We can also adjust our learning rate to see how it make affect the composition of our SOM. Due to the randomized nature of how each SOM is generated, the start and end locations for each country will most certainly differ from training set to training set, however the calculated distances relative to other countries will more or less stay the same, with variations dependent on the number of iterations, the neighborhood radius (sigma), and our learning rate alpha.

100 Iterations, alpha = 0.05

Setting alpha to 0.05, the map fails to properly converge.

100 Iterations, alpha = 0.3

An alpha of 0.3 seems to achieve acceptable results.

400 Iterations, alpha = 0.6

Further increasing alpha and the number of iterations yields greater separation between countries.

800 Iterations, alpha = 0.8

At this point, I really should be rewriting my code to make it more efficient. Training our SOM for 800 iterations takes approximately 36 minutes, after which we confirm a suspicion that 0.8 is an inappropriate value for alpha. Training simply takes too long and better results are not necessarily achieved.

A Comparison of Learning Rates

Performance

Not surprisingly, training an m X n SOM of n_dim dimensions takes much longer for a 20 X 30 100-dim map than it does for a 10 x 15 50-dim map. By measuring our training times under a variety of conditions, we can get a better idea of how certain components may contribute more heavily to training time.

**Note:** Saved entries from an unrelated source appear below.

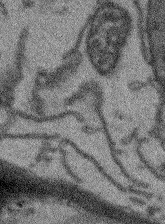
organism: Arabidopsis thaliana
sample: Root tip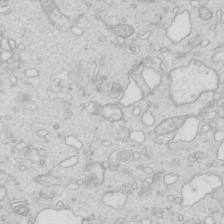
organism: Mouse
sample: Multiciliated cells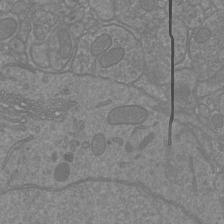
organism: Mouse
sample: Cortical neurons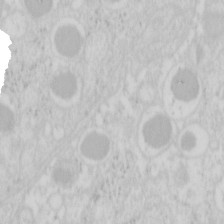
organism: Mouse
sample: Pancreas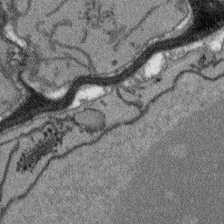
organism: Arabidopsis thaliana
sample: Root tip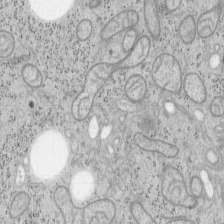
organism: Mouse
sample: OT-I killer T cells with ID8 ovarian cancer cells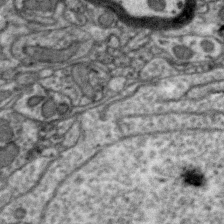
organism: Zebra finch
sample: Brain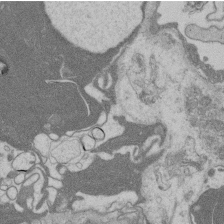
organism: Rat
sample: Salivary granule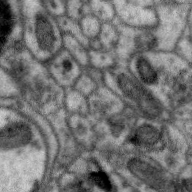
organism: Zebra finch
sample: Brain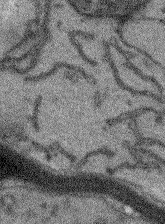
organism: Arabidopsis thaliana
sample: Root tip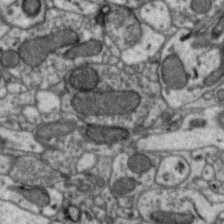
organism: Zebra finch
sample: Brain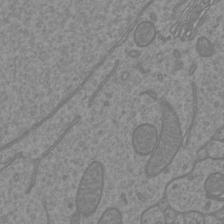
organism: Mouse
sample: Cortical neurons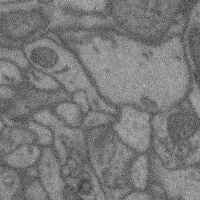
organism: Mouse
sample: Cerebral cortex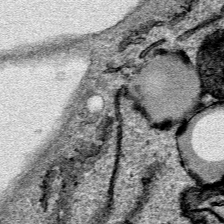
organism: Human
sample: Mitochondria in HCT116 cells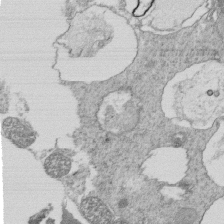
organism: Tetrahymena
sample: Cilia in tetrahymena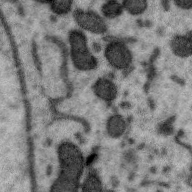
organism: Zebra finch
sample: Brain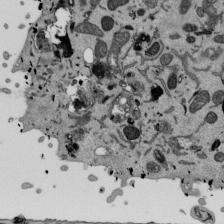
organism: Mouse
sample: ED-1 cell nuclei; centrioles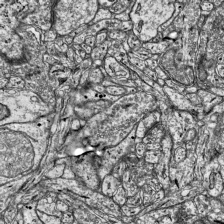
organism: Mouse
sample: Visual Cortex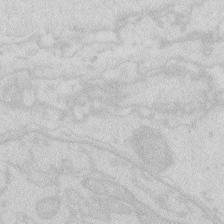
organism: Zebrafish
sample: Macrophage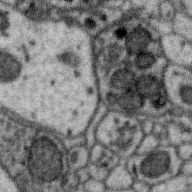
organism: Zebra finch
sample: Brain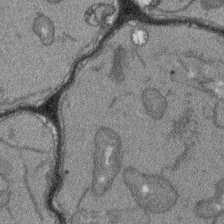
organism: Arabidopsis thaliana
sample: Root tip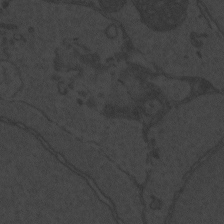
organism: Zebrafish
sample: Macrophage infected with Toxoplasma gondii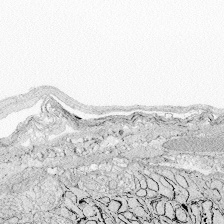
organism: Zebrafish
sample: Whole-Brain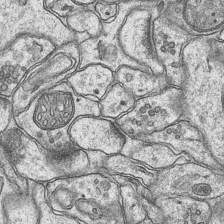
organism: Mouse
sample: CA1 Hippocampus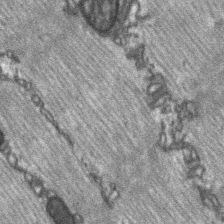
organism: C57BL Mouse
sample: Soleus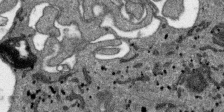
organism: Human
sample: Lung epithelial cells, uninfected (mock) control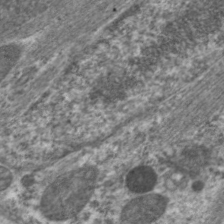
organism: C. elegans
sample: Pharynx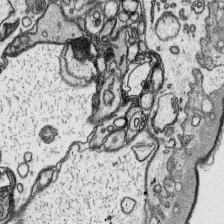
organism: Platynereis dumerilii
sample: Parapodia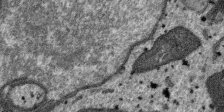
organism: Human
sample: Lung epithelial cells, uninfected (mock) control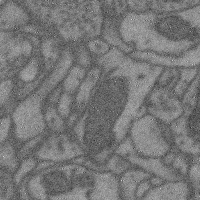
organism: Mouse
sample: Cerebral cortex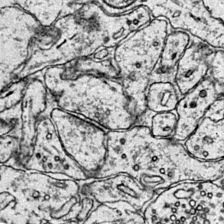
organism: Mouse
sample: Primary visual cortex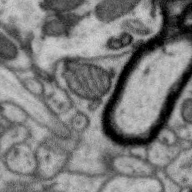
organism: Zebra finch
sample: Brain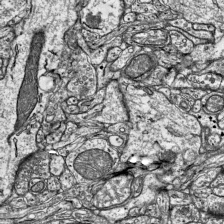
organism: Mouse
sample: Visual Cortex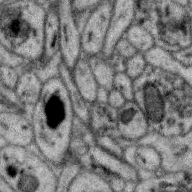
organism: Zebra finch
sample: Brain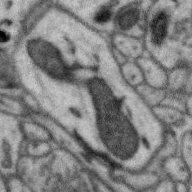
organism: Zebra finch
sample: Brain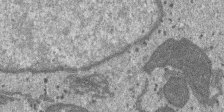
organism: Human
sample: Lung epithelial cells infected with SARS-CoV-2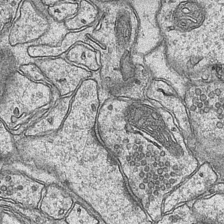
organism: Mouse
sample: CA1 Hippocampus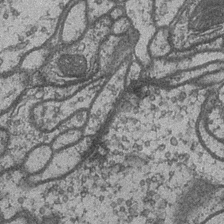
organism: Drosophila
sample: Optic medulla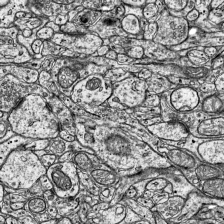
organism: Mouse
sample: Visual Cortex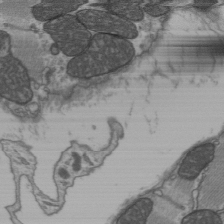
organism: C57BL Mouse
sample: Heart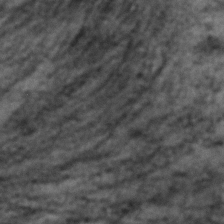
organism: C. elegans
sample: C. elegans embryo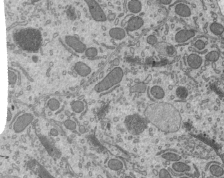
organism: Mouse
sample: Mouse epididymis efferent ductule cilia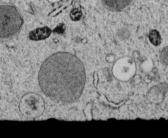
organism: C. elegans
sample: C. elegans embryo early stage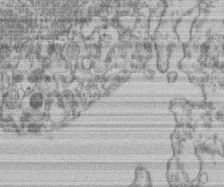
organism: Mouse
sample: T cell stromal cell synapse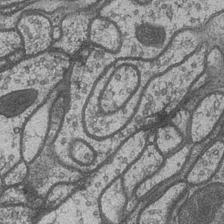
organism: Drosophila
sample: Optic medulla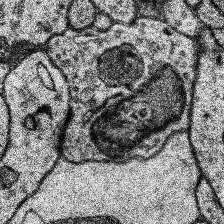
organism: Human
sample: Temporal Lobe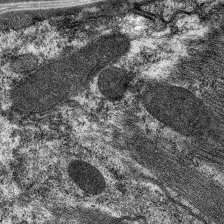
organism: C. elegans
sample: Pharynx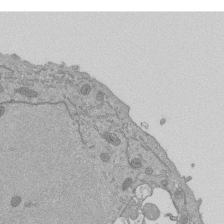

Below are the results of the benchmark.




Further Development

There are a number of ways this implementation could be further improved. A good start would be adding some argparse functionality as to better guide the output. Additionally, it would make more sense to rename local variables to be data-neutral, as SOM are not just useful for comparing countries. Since SOMs are also inherently computationally expensive, particularly as the observations increase, incorporating multithreading might generate faster results. In its current state, it runs in polynomial time and is far too expensive computationally to compare large datasets.